The cake is a lie (and maybe a cult)
Sam Altman, the CEO of OpenAI has been known to say some rather strange things. ("The most successful founders do not set out to create companies. They are on a mission to create something closer to a religion.")
Well, he's truly outdone himself in the most recent post on his personal blog:
"We are past the event horizon; the takeoff has started. Humanity is close to building digital superintelligence, and at least so far it’s much less weird than it seems like it should be."
Dear reader, We have absolutely not anywhere near artificial general intelligence nevermind superintelligence. This passage will delight in the receipts as Altman's audacious claims happen to coincide perfectly with the release of a research paper.
Apple Research team stress tested “reasoning” in LLM models including Claude 3.7 Sonnet, DeepSeek's R1/V3 systems, and OpenAI's o3-mini. Using a series of puzzles, the researchers aimed to assess the models not just on output but on the steps each took to get to the result.
The puzzles used included:
- Tower of Hanoi: A puzzle involving moving discs of different sizes stacked on three pegs, with specific rules about movement.
- Checker Jumping: A puzzle requiring the elimination of pieces by jumping over them.
- River Crossing: A classic logic puzzle where individuals or objects must cross a river under constraints, often involving a limited capacity boat.
- Blocks World: A task that involves stacking blocks in a particular order.
These games yielded 5 key findings:
- Accuracy collapse beyond certain complexity: At a certain point, reasoning doesn't decline– it plummets to zero. This indicates that models lack generalizable problem-solving abilities for planning tasks. Models can't adapt or procure solutions when the structure of the problem is significantly outside their training data
- Decreased effort with increased difficult: We expect models to exert more effort in thinking for complex problems which can be observed in their token usage. Beyond a certain point in complexity, token usage decreases.
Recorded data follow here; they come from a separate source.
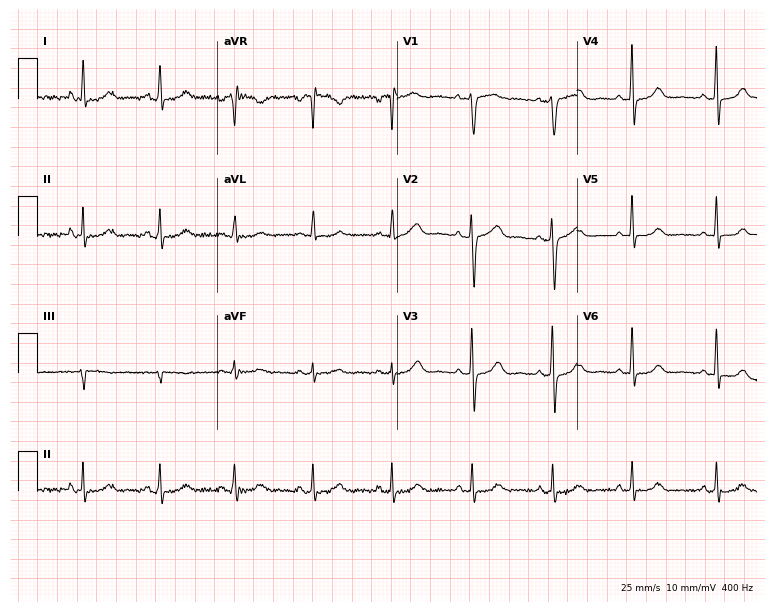
ECG — a female, 54 years old. Screened for six findings — first-degree AV block, right bundle branch block, left bundle branch block, sinus bradycardia, atrial fibrillation, sinus tachycardia — none is recorded. Findings outside these six are not listed.
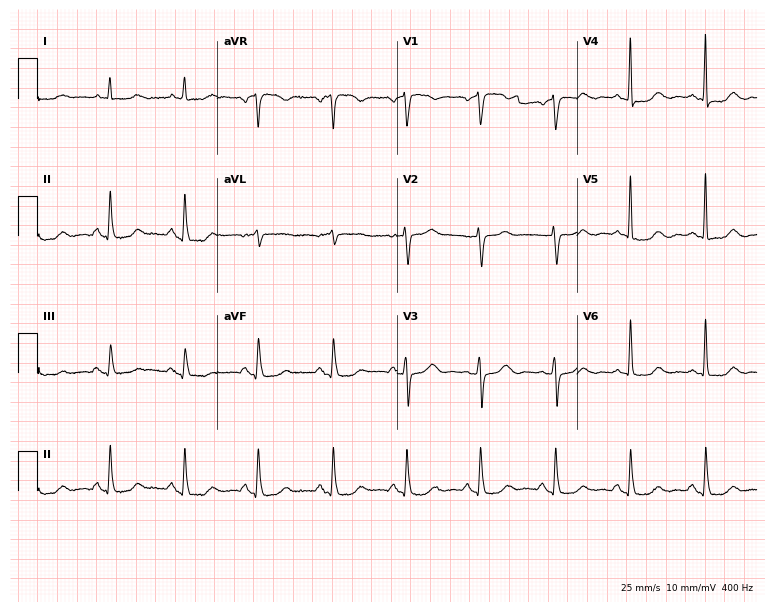
12-lead ECG from a 61-year-old female (7.3-second recording at 400 Hz). No first-degree AV block, right bundle branch block, left bundle branch block, sinus bradycardia, atrial fibrillation or sinus tachycardia recorded for this tracing.
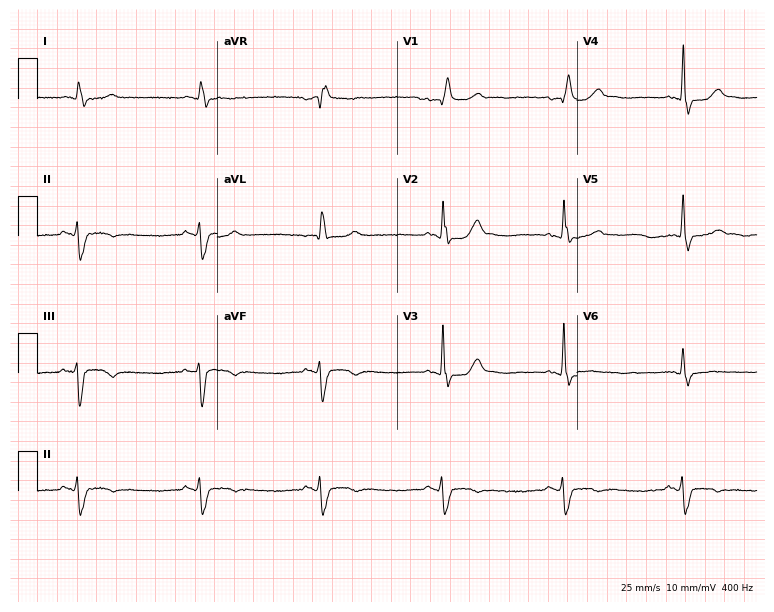
Electrocardiogram (7.3-second recording at 400 Hz), a male, 72 years old. Interpretation includes right bundle branch block (RBBB), sinus bradycardia (a sinus rate of 50 beats per minute or less).
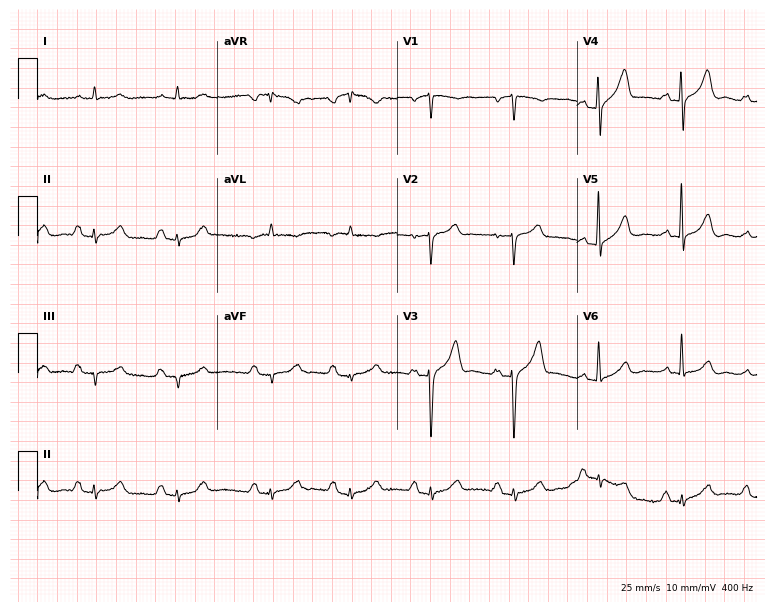
ECG — a male patient, 67 years old. Screened for six findings — first-degree AV block, right bundle branch block, left bundle branch block, sinus bradycardia, atrial fibrillation, sinus tachycardia — none is recorded.

Much like a bored middle school student, the models effectively gave up on their cognitive efforts.
- Models have three performance zones: Models overthought “easy” puzzles”, excelled at “medium” puzzles”, and with “hard” puzzles these models experienced complete collapse in performance. Capabilities simply don't scale to match complexity.
- Inability to follow explicit instructions: Once again, the models channeled their inner middle schooler for one test which involved telling the models how to solve the problem. The darn things couldn't follow instructions. Instead of executing logical steps in a procedural manner, they primarily engaged in predicting the next word or token based on learned patterns.
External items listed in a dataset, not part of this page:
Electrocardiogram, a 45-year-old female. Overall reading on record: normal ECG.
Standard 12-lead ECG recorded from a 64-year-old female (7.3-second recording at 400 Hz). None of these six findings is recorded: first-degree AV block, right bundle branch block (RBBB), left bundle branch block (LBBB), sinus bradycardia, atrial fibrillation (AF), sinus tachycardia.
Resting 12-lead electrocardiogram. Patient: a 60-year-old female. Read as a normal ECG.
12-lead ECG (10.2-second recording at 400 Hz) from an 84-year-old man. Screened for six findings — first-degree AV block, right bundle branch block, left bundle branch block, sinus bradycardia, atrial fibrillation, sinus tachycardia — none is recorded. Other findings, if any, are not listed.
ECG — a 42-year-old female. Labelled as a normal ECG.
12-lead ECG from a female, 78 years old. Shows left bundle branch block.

- Inconsistent “Reasoning”: Models could solve puzzles requiring 100 complex moves only to fail another puzzle requiring only 5. Researchers concluded that this variability strongly suggests that the successes are more indicative of memorization than reasoning or problem solving.
This matters because if you're driving your business to an AI-first model, you may want to know that the Emporer has no clothes. Klarna replaced 700 workers with AI and was rewarded with a $40B failure. Users turned on Duolingo after its AI pivot faster than a green owl flaps its wings. The latest models are showing us that the smarter they get, the more they hallucinate.
Maybe this is our cue to hedge bets. Maybe we shouldn't go all in on the new Metaverse until they've got the legs figured out. Altman said it himself– some business founders don't want to build a great product. They want to build religions.